Task brief: Print out each record below, unaltered and complete, without its images.

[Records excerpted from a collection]
........

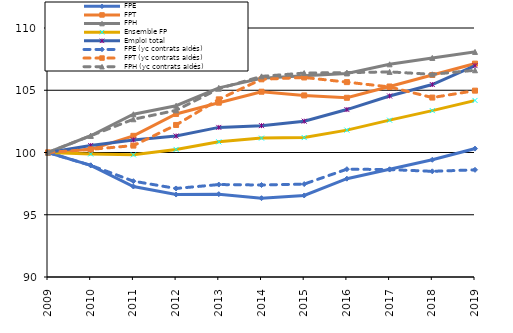
| Category | FPE | FPT | FPH | Ensemble FP | Emploi total | FPE (yc contrats aidés) | FPT (yc contrats aidés) | FPH (yc contrats aidés) |
|---|---|---|---|---|---|---|---|---|
| 2009.0 | 100 | 100 | 100 | 100 | 100 | 100 | 100 | 100 |
| 2010.0 | 98.967 | 100.251 | 101.346 | 99.882 | 100.563 | 98.967 | 100.251 | 101.346 |
| 2011.0 | 97.268 | 101.338 | 103.07 | 99.814 | 101.009 | 97.698 | 100.555 | 102.67 |
| 2012.0 | 96.624 | 103.096 | 103.759 | 100.246 | 101.324 | 97.112 | 102.212 | 103.386 |
| 2013.0 | 96.653 | 104 | 105.193 | 100.855 | 102.016 | 97.425 | 104.27 | 105.126 |
| 2014.0 | 96.33 | 104.881 | 105.958 | 101.157 | 102.158 | 97.39 | 105.878 | 106.115 |
| 2015.0 | 96.55 | 104.585 | 106.158 | 101.2 | 102.516 | 97.464 | 106.027 | 106.382 |
| 2016.0 | 97.899 | 104.395 | 106.352 | 101.797 | 103.449 | 98.661 | 105.653 | 106.415 |
| 2017.0 | 98.652 | 105.301 | 107.083 | 102.597 | 104.539 | 98.629 | 105.266 | 106.476 |
| 2018.0 | 99.417 | 106.224 | 107.597 | 103.364 | 105.458 | 98.488 | 104.412 | 106.279 |
| 2019.0 | 100.313 | 107.138 | 108.08 | 104.182 | 106.978 | 98.608 | 104.968 | 106.606 |

........

Answer box:
| Category | FPE | FPT | FPH | Ensemble FP | Emploi total | FPE (yc contrats aidés) | FPT (yc contrats aidés) | FPH (yc contrats aidés) |
|---|---|---|---|---|---|---|---|---|
| 2009.0 | 100 | 100 | 100 | 100 | 100 | 100 | 100 | 100 |
| 2010.0 | 98.967 | 100.251 | 101.346 | 99.882 | 100.563 | 98.967 | 100.251 | 101.346 |
| 2011.0 | 97.268 | 101.338 | 103.07 | 99.814 | 101.009 | 97.698 | 100.555 | 102.67 |
| 2012.0 | 96.624 | 103.096 | 103.759 | 100.246 | 101.324 | 97.112 | 102.212 | 103.386 |
| 2013.0 | 96.653 | 104 | 105.193 | 100.855 | 102.016 | 97.425 | 104.27 | 105.126 |
| 2014.0 | 96.33 | 104.881 | 105.958 | 101.157 | 102.158 | 97.39 | 105.878 | 106.115 |
| 2015.0 | 96.55 | 104.585 | 106.158 | 101.2 | 102.516 | 97.464 | 106.027 | 106.382 |
| 2016.0 | 97.899 | 104.395 | 106.352 | 101.797 | 103.449 | 98.661 | 105.653 | 106.415 |
| 2017.0 | 98.652 | 105.301 | 107.083 | 102.597 | 104.539 | 98.629 | 105.266 | 106.476 |
| 2018.0 | 99.417 | 106.224 | 107.597 | 103.364 | 105.458 | 98.488 | 104.412 | 106.279 |
| 2019.0 | 100.313 | 107.138 | 108.08 | 104.182 | 106.978 | 98.608 | 104.968 | 106.606 |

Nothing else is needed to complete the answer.